Costs incurred for producing, publishing and advertising of the Company are charged to operations as incurred. The Company has entered into cooperative advertising agreements with its major clients that specifically indicated that the client has to spend the cooperative advertising fund upon the occurrence of mutually agreed events. The percentage of the cooperative advertising allowance ranges from 2% to 5% of the clients’ inventory purchases. The clients have to advertise the Company's products in the client's catalog, local newspaper and other advertising media. The client must submit the proof of the performance (such as a copy of the advertising showing the Company’s products) to the Company to request for the allowance. The client does not have the ability to spend the allowance at their discretion. The Company believes that the identifiable benefit from the cooperative advertising program and the fair value of the advertising benefit is equal or greater than the cooperative advertising expense. Advertising expense for the three months ended December 31, 2012 and 2011 was $806,920 and $396,159 respectively. Advertising expense for the nine months ended December 31, 2012 and 2011 was $1,666,056 and $1,005,122, respectively.

Research and Development Expense, Policy [Policy Text Block]

RESEARCH AND DEVELOPMENT COSTS

All research and development costs are charged to results of operations as incurred. These expenses are shown as a component of selling, general and administrative expenses in the condensed consolidated statements of operations. For the three months ended December 31, 2012 and 2011, these amounts totaled $38,000 and $41,162, respectively. For the nine months ended December 31, 2012 and 2011, these amounts totaled $71,240 and $65,996, respectively.

Fair Value of Financial Instruments, Policy [Policy Text Block]

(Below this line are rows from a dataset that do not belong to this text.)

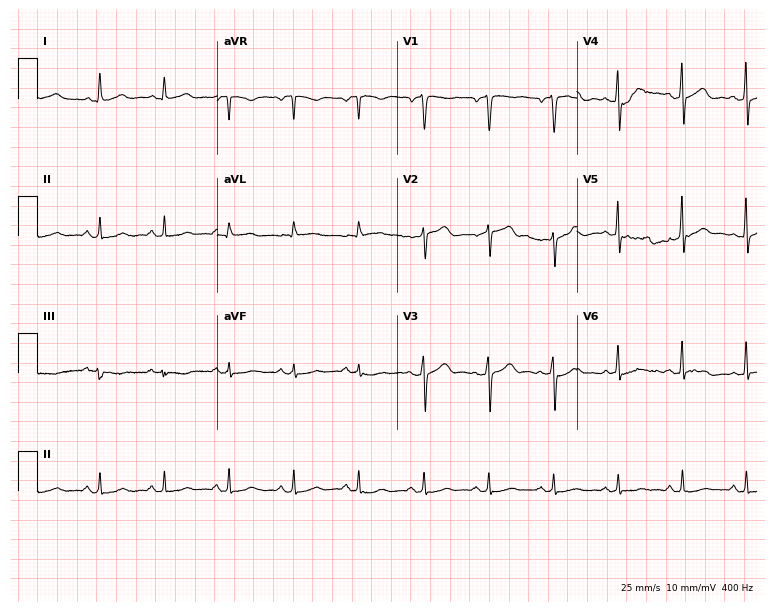
Standard 12-lead ECG recorded from a 65-year-old male patient (7.3-second recording at 400 Hz). Read as a normal ECG.
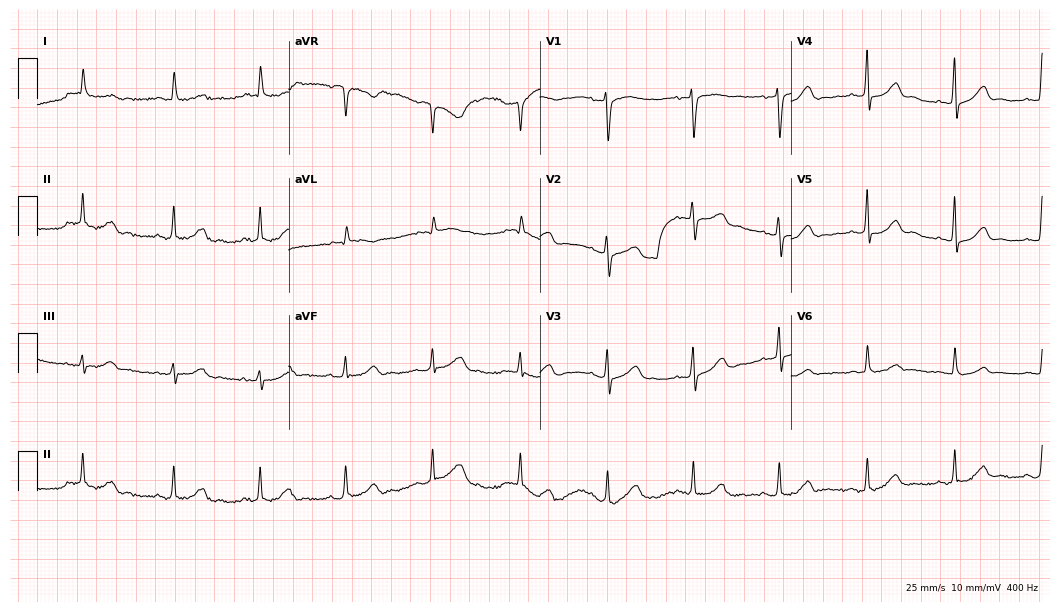
12-lead ECG from a female, 81 years old (10.2-second recording at 400 Hz). Recorded interpretation: within normal limits.
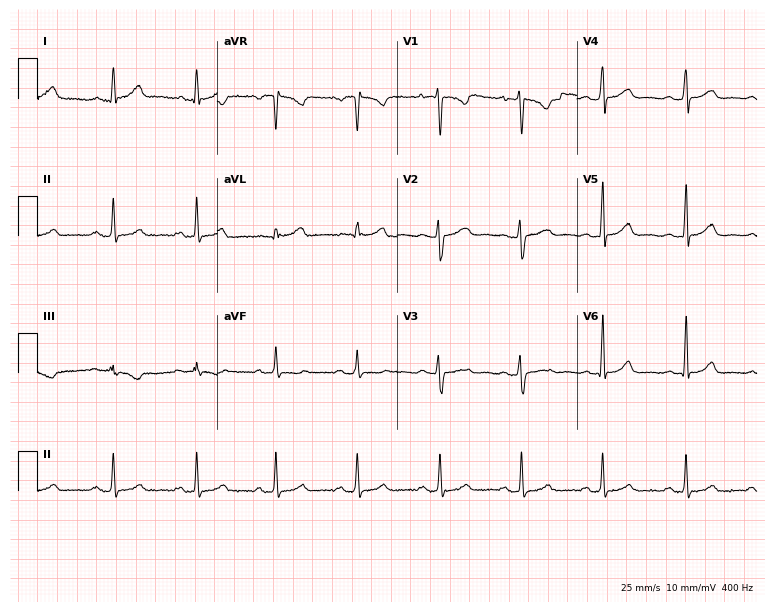
Resting 12-lead electrocardiogram. Patient: a 31-year-old female. Read as a normal ECG.
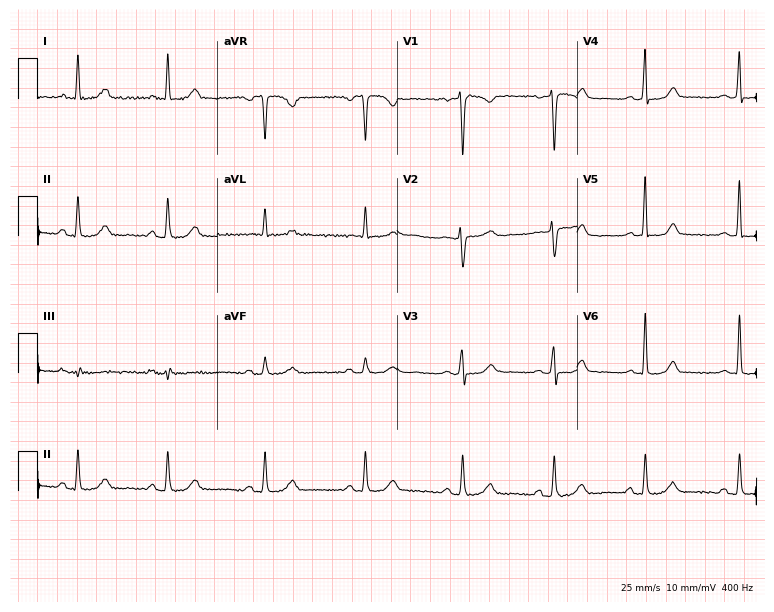
Standard 12-lead ECG recorded from a female patient, 45 years old. None of these six findings is recorded: first-degree AV block, right bundle branch block (RBBB), left bundle branch block (LBBB), sinus bradycardia, atrial fibrillation (AF), sinus tachycardia. Only these six findings were labelled.
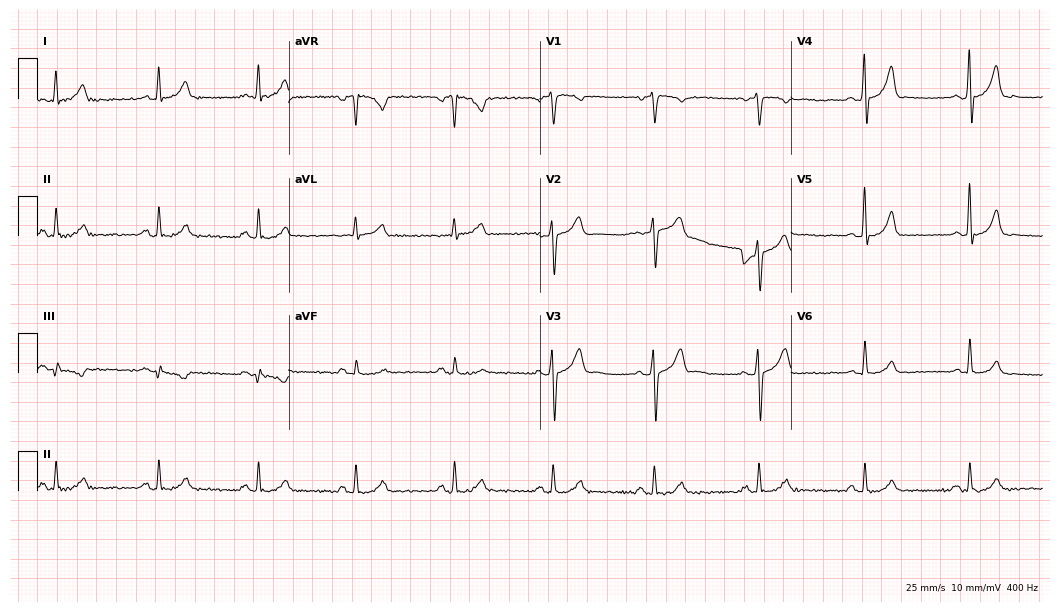
12-lead ECG from a male patient, 46 years old. Labelled as a normal ECG.
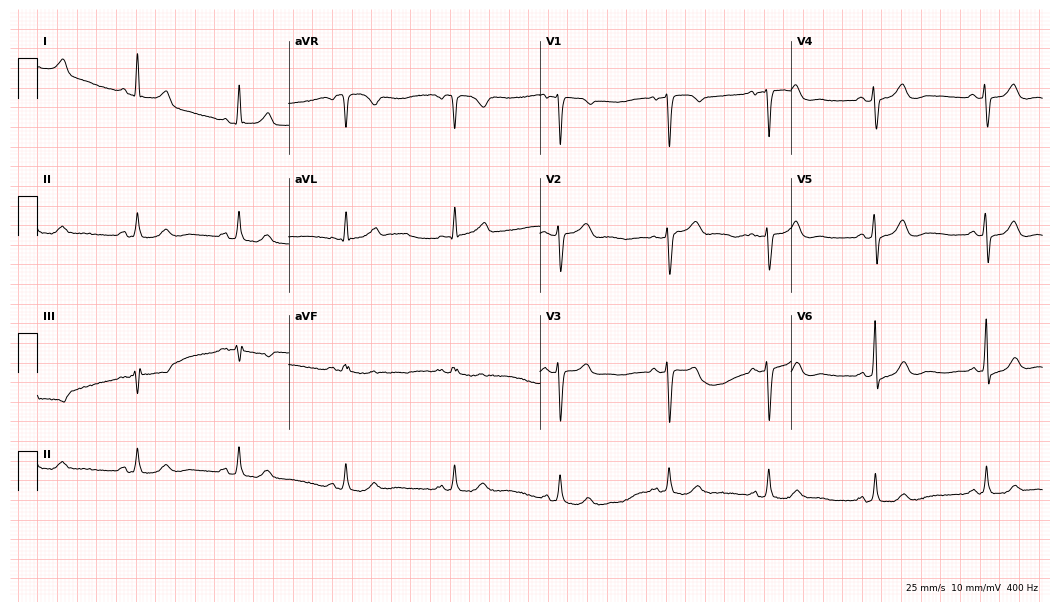
12-lead ECG from a female, 70 years old (10.2-second recording at 400 Hz). Recorded interpretation: within normal limits.
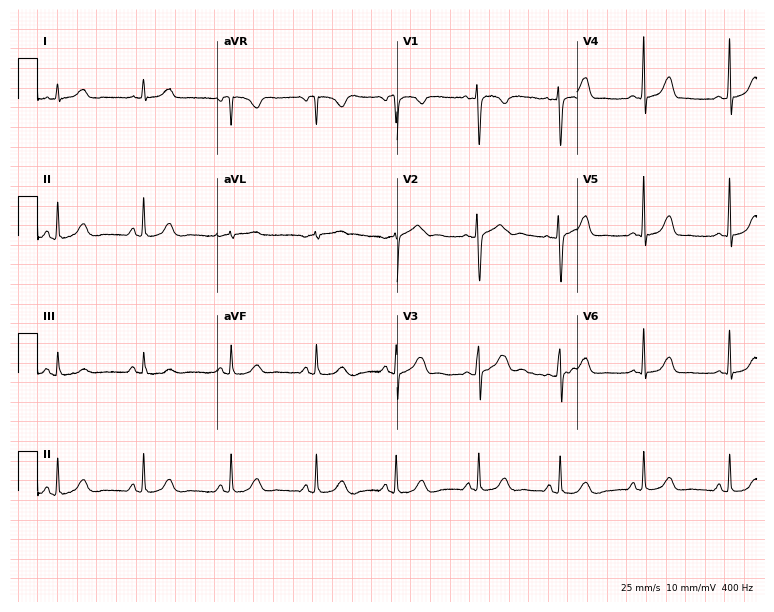
ECG — a 43-year-old female patient. Labelled as a normal ECG.
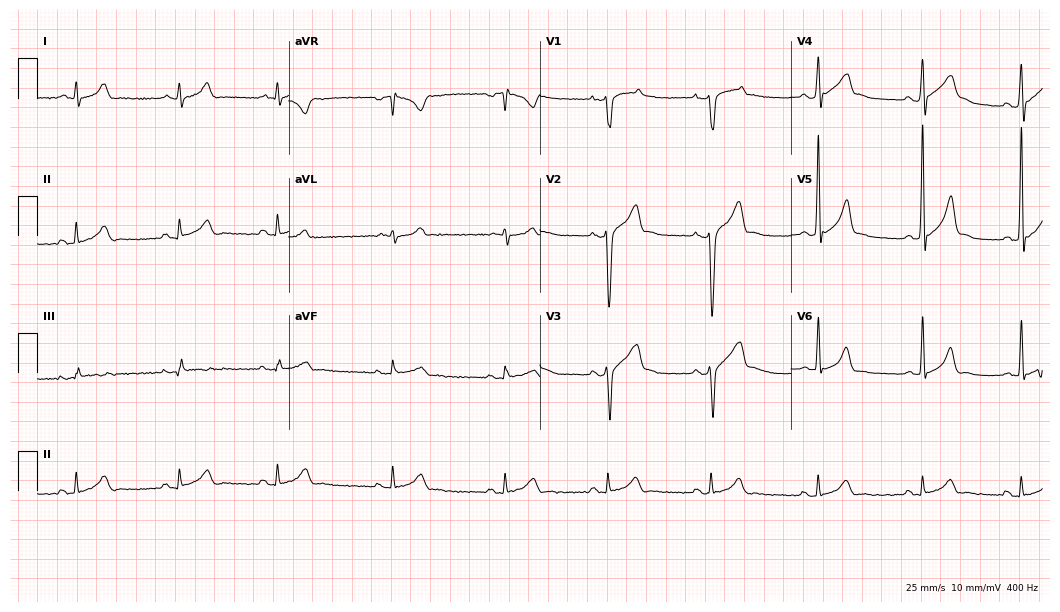
12-lead ECG from a 25-year-old man. Recorded interpretation: within normal limits.
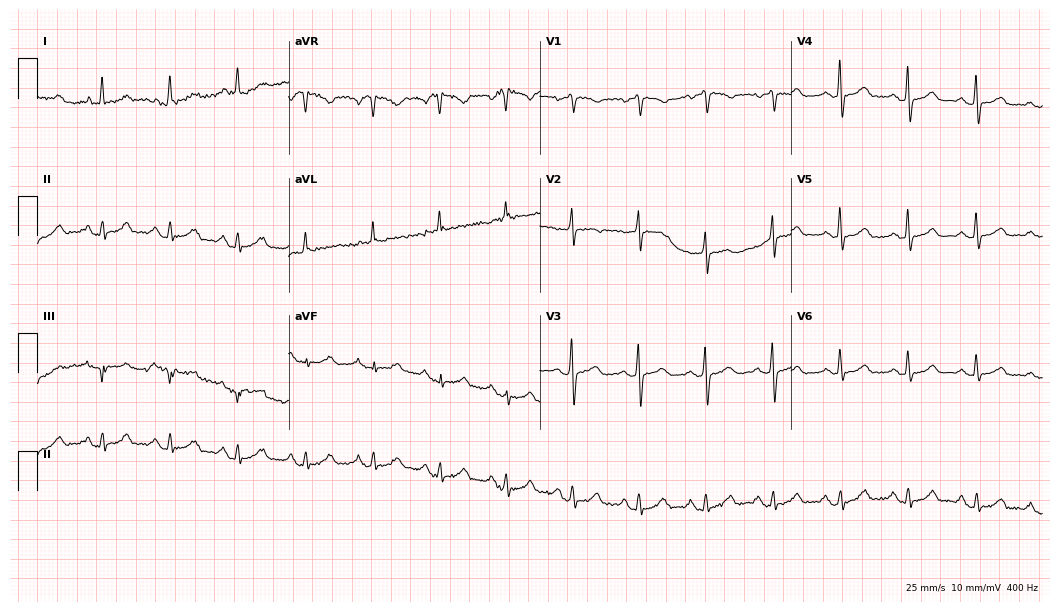
12-lead ECG from a female patient, 70 years old. Labelled as a normal ECG.
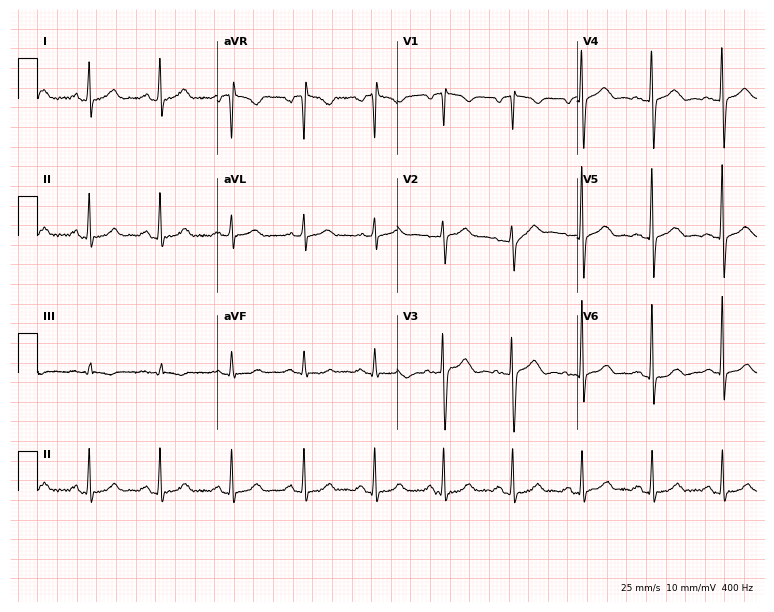
Electrocardiogram, a 43-year-old female patient. Overall reading on record: normal ECG.
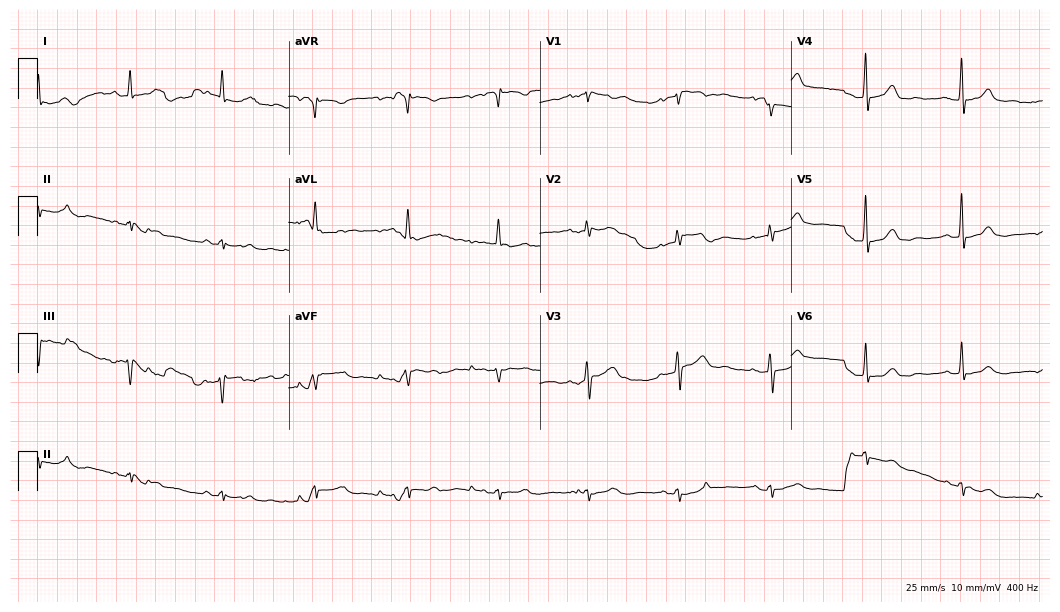
12-lead ECG from a female patient, 77 years old. No first-degree AV block, right bundle branch block, left bundle branch block, sinus bradycardia, atrial fibrillation or sinus tachycardia recorded for this tracing. Findings outside these six are not listed.
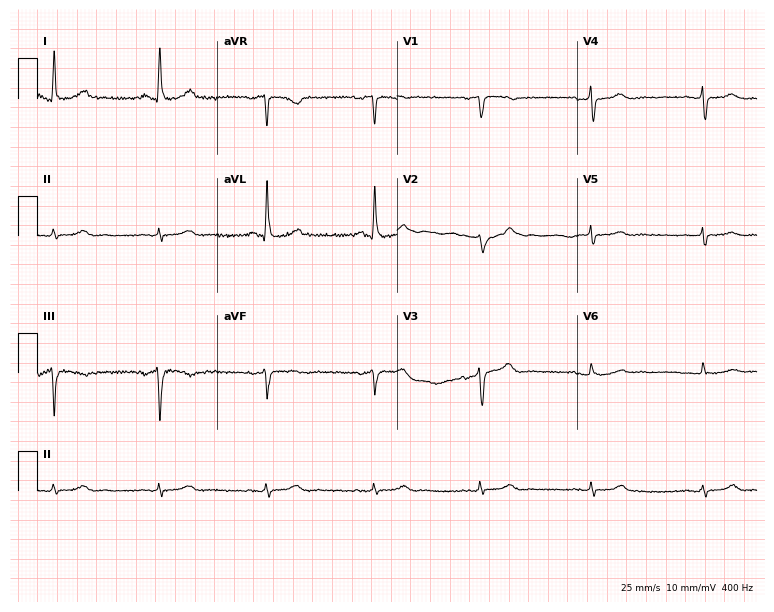
Standard 12-lead ECG recorded from a male patient, 62 years old (7.3-second recording at 400 Hz). None of these six findings is recorded: first-degree AV block, right bundle branch block, left bundle branch block, sinus bradycardia, atrial fibrillation, sinus tachycardia.
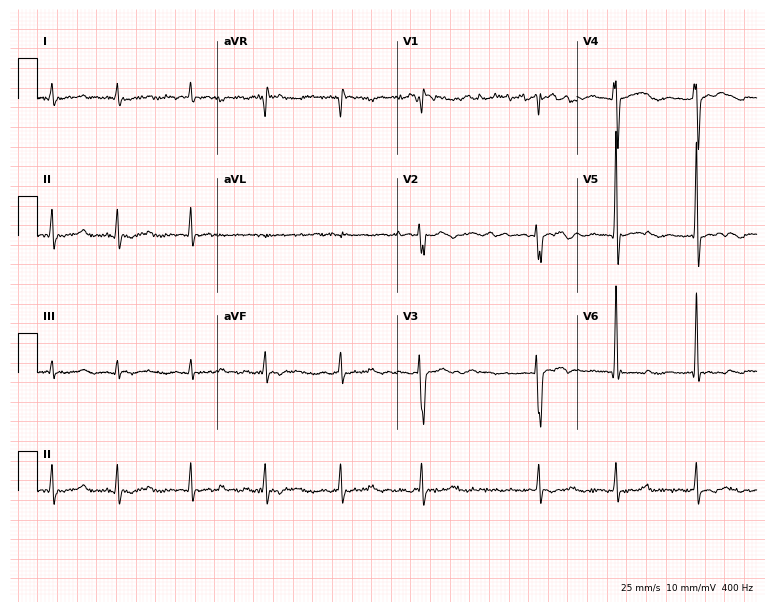
Resting 12-lead electrocardiogram (7.3-second recording at 400 Hz). Patient: a 42-year-old male. The tracing shows atrial fibrillation.
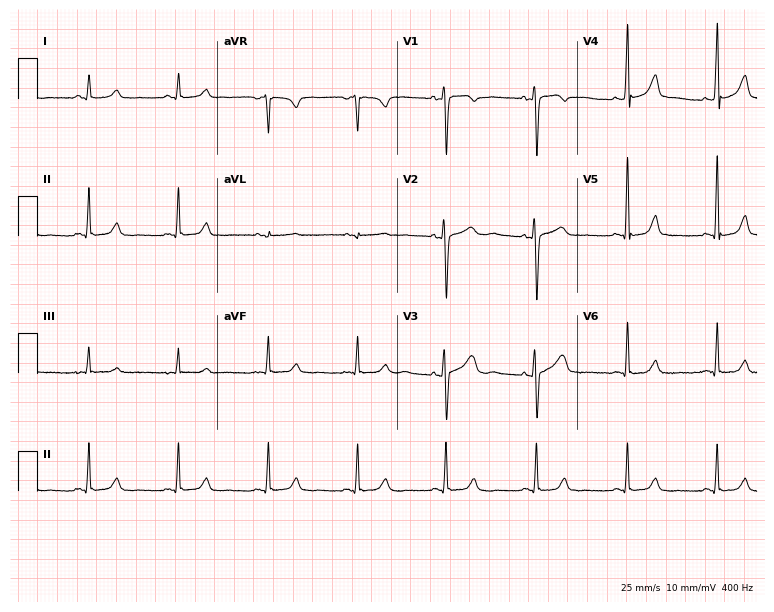
ECG (7.3-second recording at 400 Hz) — a 43-year-old female. Screened for six findings — first-degree AV block, right bundle branch block, left bundle branch block, sinus bradycardia, atrial fibrillation, sinus tachycardia — none is recorded.
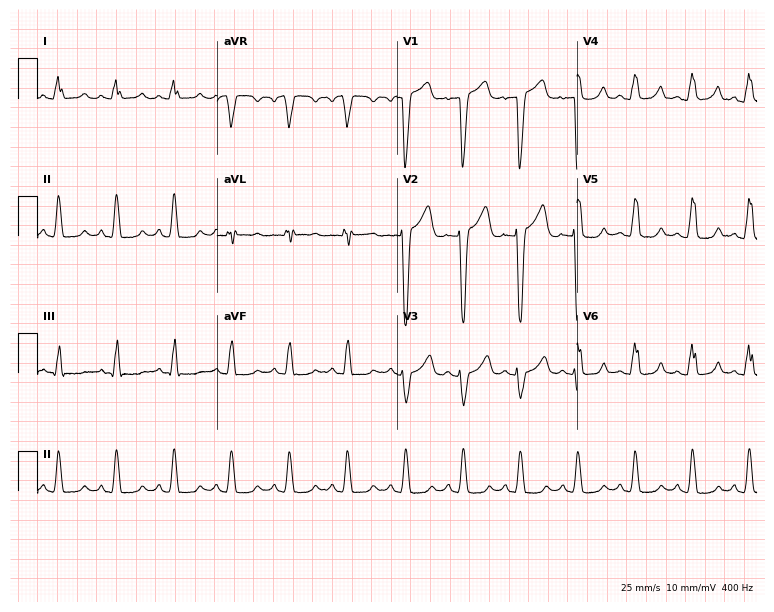
Resting 12-lead electrocardiogram (7.3-second recording at 400 Hz). Patient: a woman, 59 years old. The tracing shows left bundle branch block.

FAIR VALUE OF FINANCIAL INSTRUMENTS

We have adopted FASB ASC 825, which requires disclosures of information about the fair value of certain financial instruments for which it is practicable to estimate that value. For purposes of this disclosure, the fair value of a financial instrument is the amount at which the instrument could be exchanged in a current transaction between willing parties, other than in a forced sale or liquidation.

 

The carrying amounts of the Company's short-term financial instruments, including accounts receivable, accounts payable, obligations to customers for returns and allowances, warranty provision, accrued expenses and net due to related parties approximates fair value due to the relatively short period to maturity for these instruments.

Recent Accounting Pronouncements [Policy Text Block]

RECENT ACCOUNTING PRONOUNCEMENTS

In December 2011, the FASB issued ASU 2011-11, regarding disclosures about offsetting assets and liabilities. This update requires entities to disclose both gross and net information about instruments and transactions eligible for offset in the statement of financial position and instruments and transactions subject to an agreement similar to a master netting arrangement. Disclosures are required for derivatives, sale and repurchase agreements and reverse sale and repurchase agreements, and securities borrowing and securities lending arrangements. This update is effective for annual reporting periods beginning on or after January 1, 2013, and interim periods within those annual periods. The Company does not expect the adoption of ASU 2011-11 to have any impact on its condensed consolidated financial statements.